If one doesn’t like what happened in Sochi, deal with it case by case. Does IOC have time to overturn IAAF’s earlier decision? No.

At the moment, IOC seems to be in a state of shock ever since the McLaren report has come to light – “The findings of the report show a shocking and unprecedented attack on the integrity of sports and on the Olympic Games. Therefore, the IOC will not hesitate to take the toughest sanctions available against any individual or organisation implicated,” IOC President Thomas Bach said.

Since its inception in 1896, the Olympic movement have faced challenges constantly in some form or the other. As human lives evolved, so too have the problems, and sports is another medium where these ailments tend to get exposed.

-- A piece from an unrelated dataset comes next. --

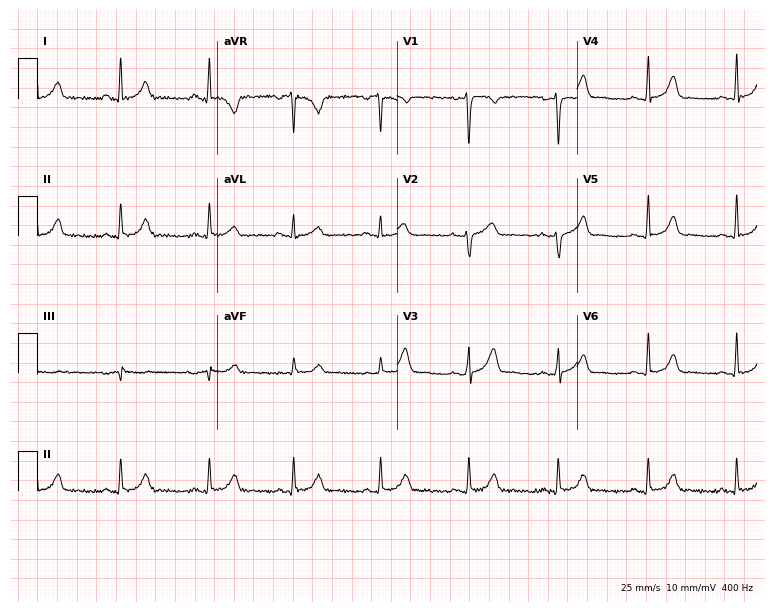
Resting 12-lead electrocardiogram (7.3-second recording at 400 Hz). Patient: a woman, 44 years old. Read as a normal ECG.

If the reports are indeed shocking, then IOC has exposed its weakness in tackling some of the important issues. Anti-doping is an evolving science and thereby one can never reach a conclusion whether an athlete is clean or dirty. Quel dommage!

However, one can draw a moral line by merely segregating athletes or dignitaries or organisations involved based on right or wrong. Doping, you are sanctioned. Doping free, why suffer?

On a more practical note, what can IOC do? For starters, they can ban the Russian Olympic Committee. They can refuse accreditations and thereby entries to important delegates from Russia at the Olympics. On a long term basis, IOC can flex its limited muscle to not hold any sports events in Russia.


The power to ban a sport(s) lies in the hands of individual International Federations (IF’s) and few have been vocal against the idea of ‘blanket’ ban.

We support all these clean athletes and we hope that they will be present in the Olympic Games of Rio de Janeiro 2016. From a Judo perspective, the presence of Russian athletes is very important, as the Russian Judo Federation is a prominent member of the International Judo Federation, with a notable contribution to the development of judo, Russian judo playing a great role in the history of our sport,” said Marius Vizer, the President of the International Judo Federation (IJF).

Will IOC influence the vote of right of individual justice over blanket ban? These are the defining moments of IOC as a decision making body. If you want to play the role of a referee, then it is time to get on the field and take a call instead of relying only on independent reports.